Berlin explained that he intended to clarify the meaning of “freedom,” not to defend negative freedom in all cases. In practice, according to Berlin, freedom understood as “non-interference (like ‘social Darwinism’) was, of course, used to support politically and socially destructive policies which armed the strong, the brutal, and the unscrupulous against the humane and the weak, the able and ruthless against the less gifted and less fortunate.” Berlin continued:
The bloodstained story of economic individualism and unrestrained capitalist competition does not, I should have thought, today need stressing. Nevertheless, in view of the astonishing opinions which some of my critics have imputed to me, I should … have made even clearer … the evils of unrestricted laissez-faire.
Since I am ignorant, perhaps blissfully so, of the “bloodstained history” of laissez-faire capitalism, I wish Berlin had done something more than mention economic conditions in Victorian England--which, so far as I know, did not involve the shedding of blood. When Herbert Spencer and other libertarians argued that the poor should be able to spend their money and educate their children as they see fit, they engaged in “an odious mockery” of freedom, according to Berlin. “The case for intervention, by the state or other effective agencies, to secure conditions for both positive, and at least a minimum degree of negative, liberty is overwhelmingly strong.” Berlin concluded:
The case for social legislation or planning, for the welfare state and socialism, can be constructed with as much validity from considerations of the claims of negative liberty as from those of its positive brother.
We thus see that even defenders of negative freedom do not necessarily oppose economic intervention by government. It should also be noted that Berlin’s conception of positive freedom differs substantially from Brennan’s conception.
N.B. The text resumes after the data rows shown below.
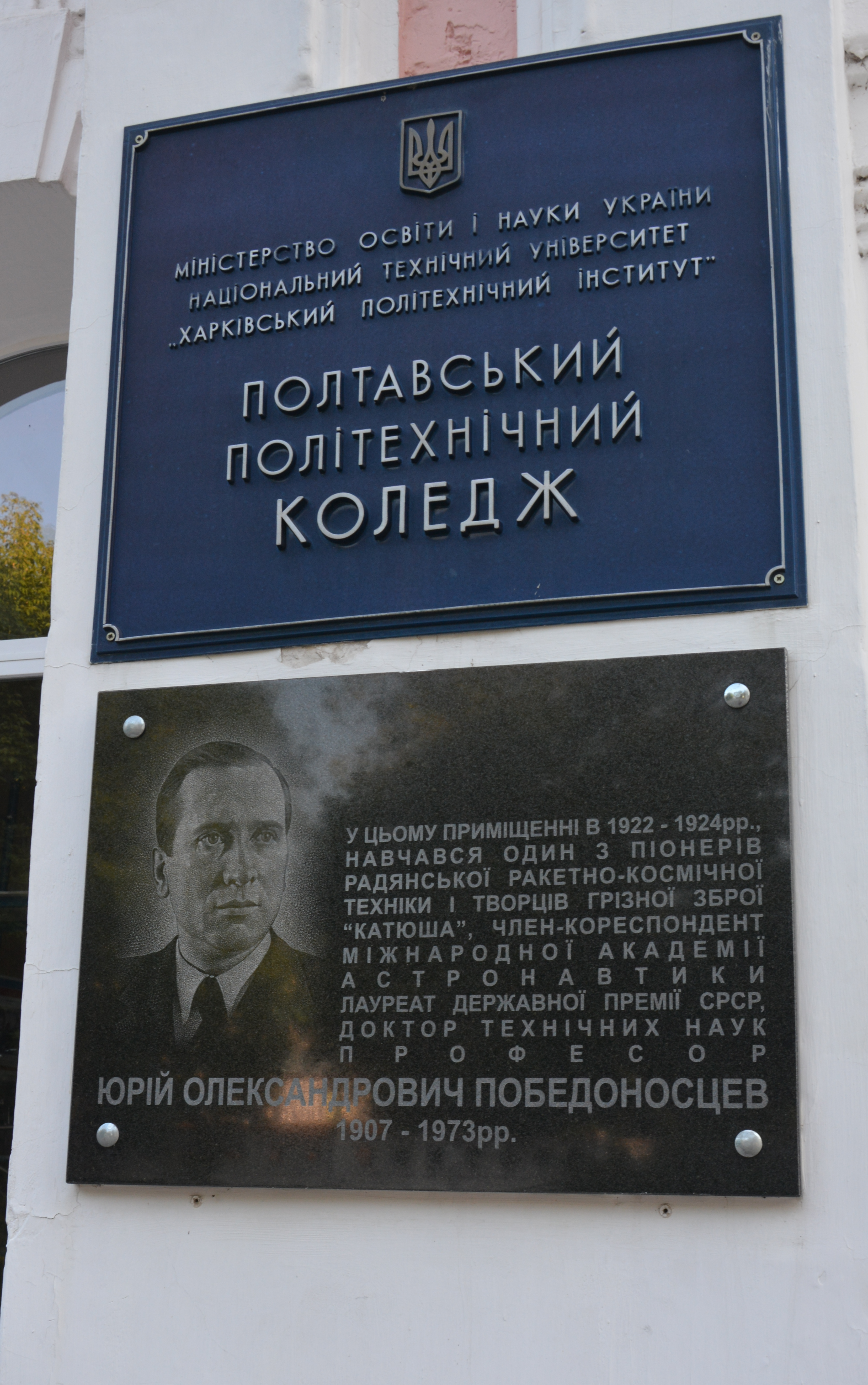 Меморіальна дошка на будинку колишньої індустріально-технічної школи, де у 1922-1924 рр. навчався Ю.О.Побєдоносцев, один із піонерів радянської ракетно-космічної техніки, Полтава, вул. Пушкіна, 83А
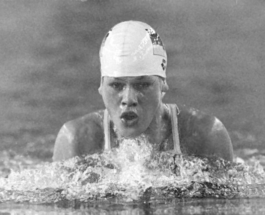 Sylvia Gerasch ADN-ZB Hirndorf 19.6.87 Erfurt: DDR-Schwimmeisterschaften Silke Hörner (80 DHfK Leipzig) siegte über 100 m Brust in einer Jahresweltbestzeit von 1:09,60 vor Weltmeisterin Sylvia Gerasch.
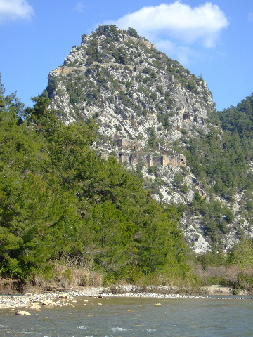 Alara Fluss und Burg (trk. Kalesi)
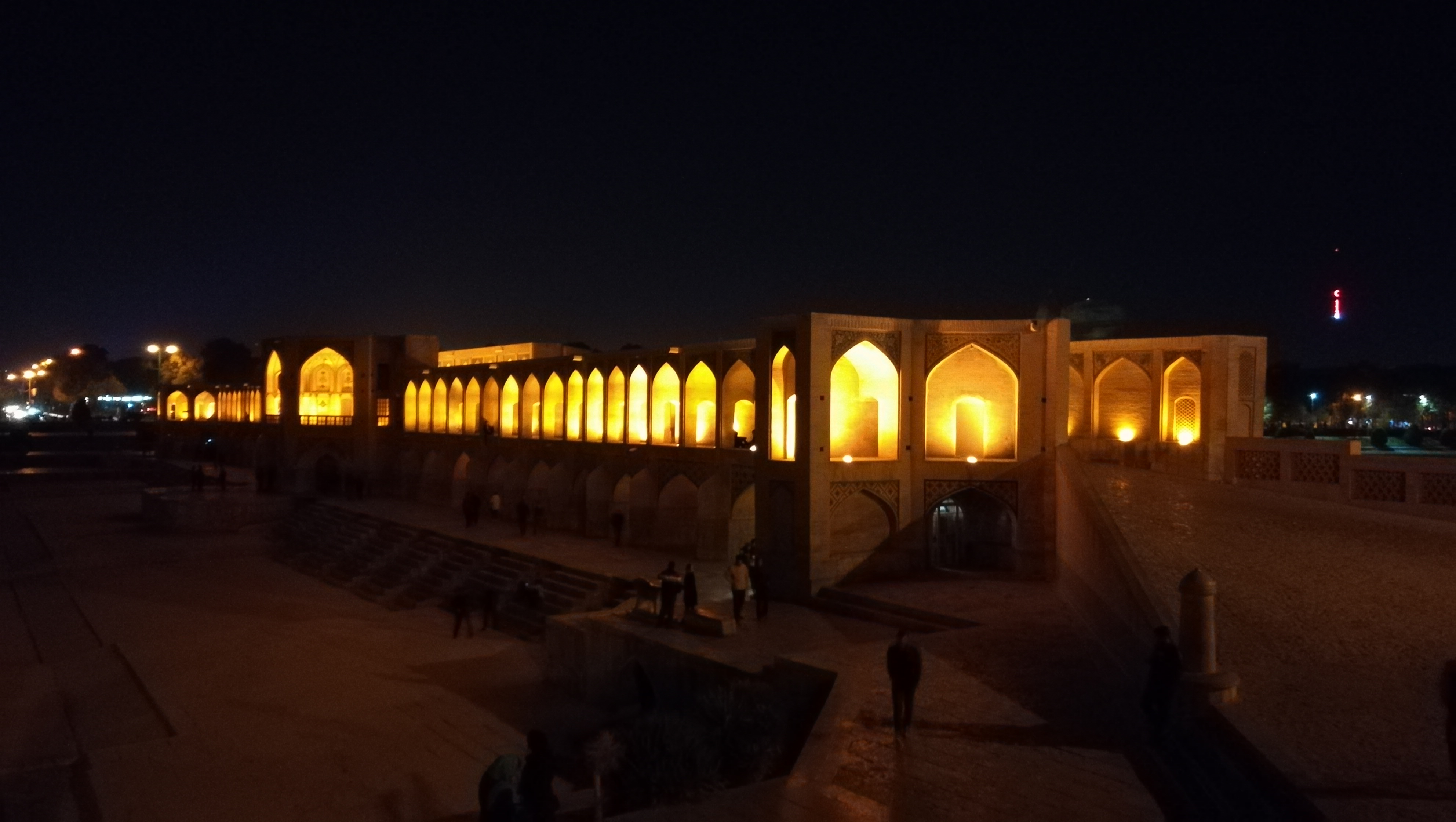 Osvětlený most Chádžú v nočním Isfahánu

Given the welter of confusion and disagreement over the meaning of “freedom” and “liberty,” libertarians should take pains to be clear about what they mean when they use those terms. They should distinguish what they mean from other meanings, and they should be extremely cautious about elevating other meanings to the same status as negative freedom within their ideology.
Consider, for example, Martin Luther’s celebrated discussion of “Christian liberty.” Based on Luther’s theory of divine grace, which could not be earned by good works, this denoted an inner freedom from the spiritual demands of Catholicism. So what should libertarians say about Luther’s notion of Christian liberty? Should we say, as Brennan does about positive liberty, that Christian liberty is a “form” of liberty and should therefore be incorporated into libertarian ideology? Should we say, as Brennan does about positive liberty, that to embrace Christian liberty as an authentic form of liberty does not necessarily mean that a government should promote Christian liberty directly?
I think not. We could pose the same questions about many different conceptions of liberty found in the history of philosophy and theology, but what would be the point of answering such questions in a roundabout Brennanesque manner? What purpose would be served by embracing dozens upon dozens of different conceptions of liberty, as if each conception is on a par with negative liberty in libertarian theory? Rather, we should simply point out that such alternate conceptions are not relevant to libertarian theory in any fundamental sense, period.